At trial, Pawluck's lawyer argued that posting a photo of graffiti on an Instagram account with 81 followers could not possibly constitute criminal harassment and that her her client lacked the criminal intent necessary to find her guilty of the offense.


Provincial Court judge Marie-Josée Di Lallo obviously did not buy it and instead found Pawluck guilty as charged, ruling that Lafrenière had reasonable grounds to feel threatened by the photo, the Montreal Gazette reported.

In her judgement, Di Lallo added that she had trouble believing that somebody as involved in the 2012 student protests—Pawluck had been arrested on three different occasions during protests—would not know who Lafrenière was, as she claimed.

During the trial, Cmdt. Lafrenière had testified that the photo had made him fear for his well-being and frightened his family to the point that his wife had to take time off work.

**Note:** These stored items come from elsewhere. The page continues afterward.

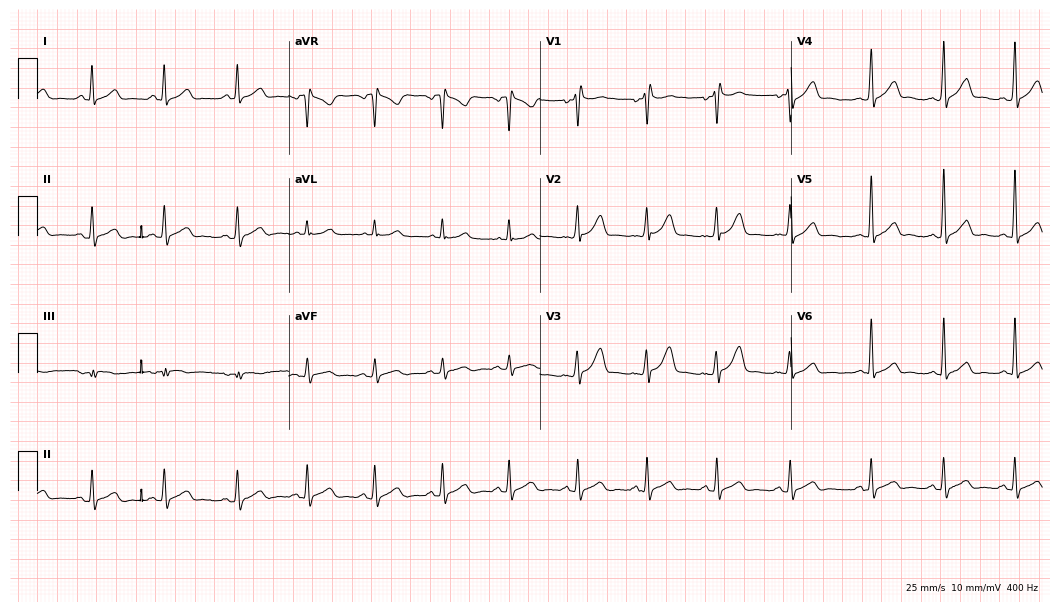
Resting 12-lead electrocardiogram. Patient: a man, 31 years old. None of these six findings is recorded: first-degree AV block, right bundle branch block, left bundle branch block, sinus bradycardia, atrial fibrillation, sinus tachycardia.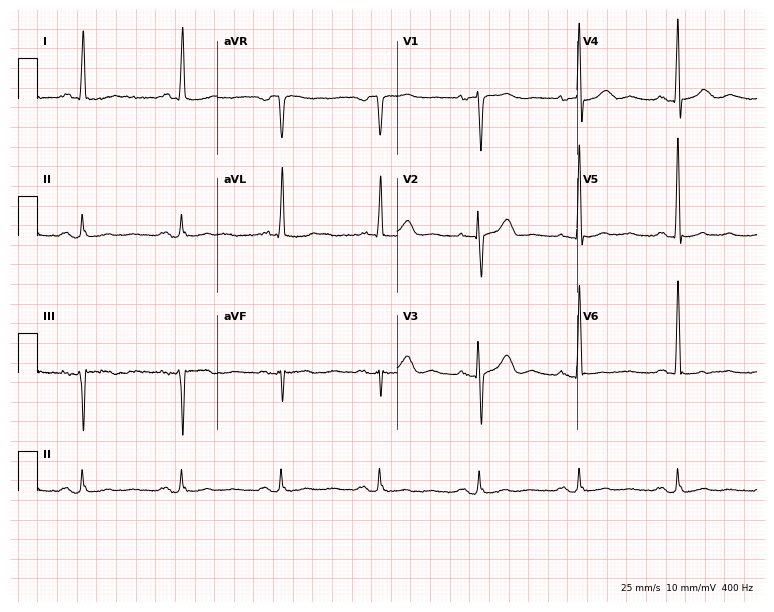
ECG — a female, 72 years old. Screened for six findings — first-degree AV block, right bundle branch block, left bundle branch block, sinus bradycardia, atrial fibrillation, sinus tachycardia — none is recorded.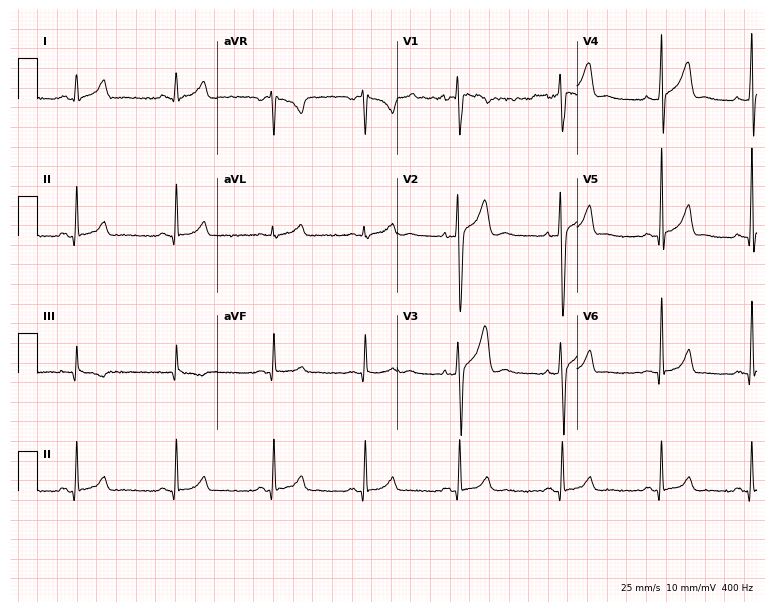
Resting 12-lead electrocardiogram (7.3-second recording at 400 Hz). Patient: a 25-year-old male. None of these six findings is recorded: first-degree AV block, right bundle branch block, left bundle branch block, sinus bradycardia, atrial fibrillation, sinus tachycardia. Other findings, if any, are not listed.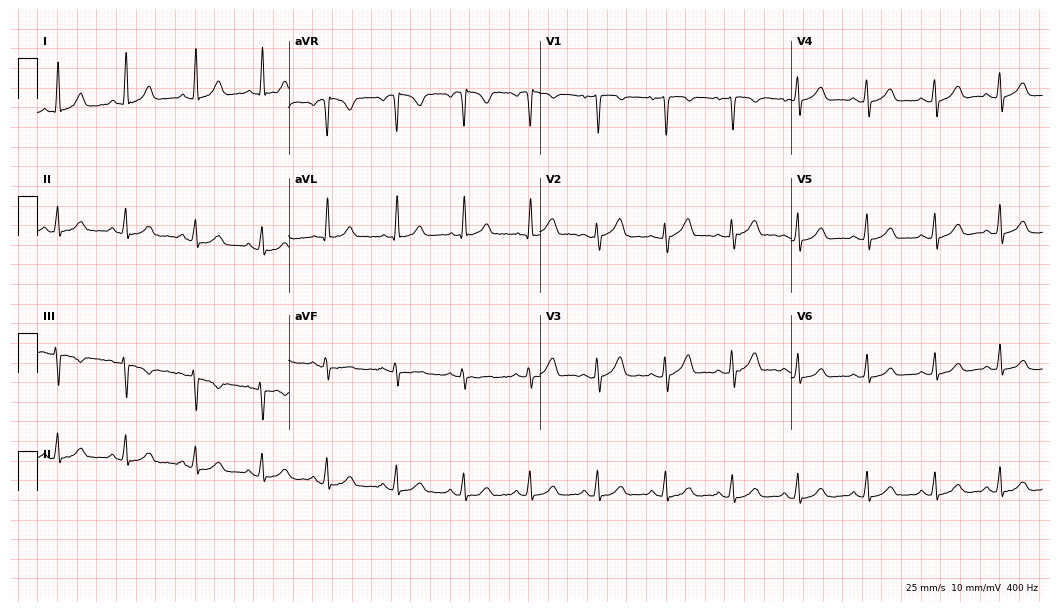
12-lead ECG from a male patient, 39 years old (10.2-second recording at 400 Hz). Recorded interpretation: within normal limits.

"I'd never been threatened like that, even when working on organized crime cases," he told the Court during the trial.

The Pawluck case may not have occupied that place for very long though, because within days, Quebec's provincial police, working in concert with the ATF and authorities in Birmingham, Alabama, uncovered a online plot to kill Cmdt. Lafrenière. When the two men involved in the plot were arrested, they were in possession of an AK-47 and planning to sell 200 silencers to undercover agents.

VICE spoke with Lafrenière, who said he would not be commenting on the case until after sentencing arguments are heard on May 14 in the Pawluck case—the day before a court appearance in the AK-47 case.